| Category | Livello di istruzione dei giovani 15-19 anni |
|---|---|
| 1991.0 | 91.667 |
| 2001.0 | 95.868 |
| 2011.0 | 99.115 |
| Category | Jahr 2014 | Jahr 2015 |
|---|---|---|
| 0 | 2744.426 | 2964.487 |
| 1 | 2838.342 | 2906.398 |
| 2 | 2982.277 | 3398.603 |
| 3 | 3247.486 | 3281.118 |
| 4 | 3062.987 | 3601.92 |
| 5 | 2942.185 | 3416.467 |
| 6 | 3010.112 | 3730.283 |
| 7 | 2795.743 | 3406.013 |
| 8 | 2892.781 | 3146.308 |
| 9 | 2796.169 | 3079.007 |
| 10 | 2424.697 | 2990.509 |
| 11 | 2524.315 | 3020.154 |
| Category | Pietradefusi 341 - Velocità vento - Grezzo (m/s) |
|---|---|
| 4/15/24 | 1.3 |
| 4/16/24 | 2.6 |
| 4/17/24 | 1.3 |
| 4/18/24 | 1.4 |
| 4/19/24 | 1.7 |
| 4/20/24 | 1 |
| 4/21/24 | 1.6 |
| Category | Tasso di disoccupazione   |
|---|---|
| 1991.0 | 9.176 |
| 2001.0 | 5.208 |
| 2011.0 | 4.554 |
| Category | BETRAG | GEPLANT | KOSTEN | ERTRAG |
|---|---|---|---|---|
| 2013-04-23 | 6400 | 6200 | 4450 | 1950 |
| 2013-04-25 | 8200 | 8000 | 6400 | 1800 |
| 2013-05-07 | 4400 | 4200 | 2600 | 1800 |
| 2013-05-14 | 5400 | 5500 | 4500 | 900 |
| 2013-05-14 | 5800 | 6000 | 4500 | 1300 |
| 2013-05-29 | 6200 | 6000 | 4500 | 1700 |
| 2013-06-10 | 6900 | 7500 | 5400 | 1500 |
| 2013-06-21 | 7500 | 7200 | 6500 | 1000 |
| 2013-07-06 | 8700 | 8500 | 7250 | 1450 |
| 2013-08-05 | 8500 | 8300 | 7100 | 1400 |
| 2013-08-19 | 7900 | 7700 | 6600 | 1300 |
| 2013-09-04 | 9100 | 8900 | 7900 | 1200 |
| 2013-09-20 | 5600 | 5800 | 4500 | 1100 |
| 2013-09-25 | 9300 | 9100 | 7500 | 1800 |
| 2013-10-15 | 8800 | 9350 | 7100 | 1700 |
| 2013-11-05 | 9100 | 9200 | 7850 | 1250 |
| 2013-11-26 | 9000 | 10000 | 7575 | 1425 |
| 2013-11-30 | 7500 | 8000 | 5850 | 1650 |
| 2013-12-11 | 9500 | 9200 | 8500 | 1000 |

+===+

» Directions: Show all lines from the data that contain "Category".

» Final answer:
| Category | Livello di istruzione dei giovani 15-19 anni |
| Category | Jahr 2014 | Jahr 2015 |
| Category | Pietradefusi 341 - Velocità vento - Grezzo (m/s) |
| Category | Tasso di disoccupazione   |
| Category | BETRAG | GEPLANT | KOSTEN | ERTRAG |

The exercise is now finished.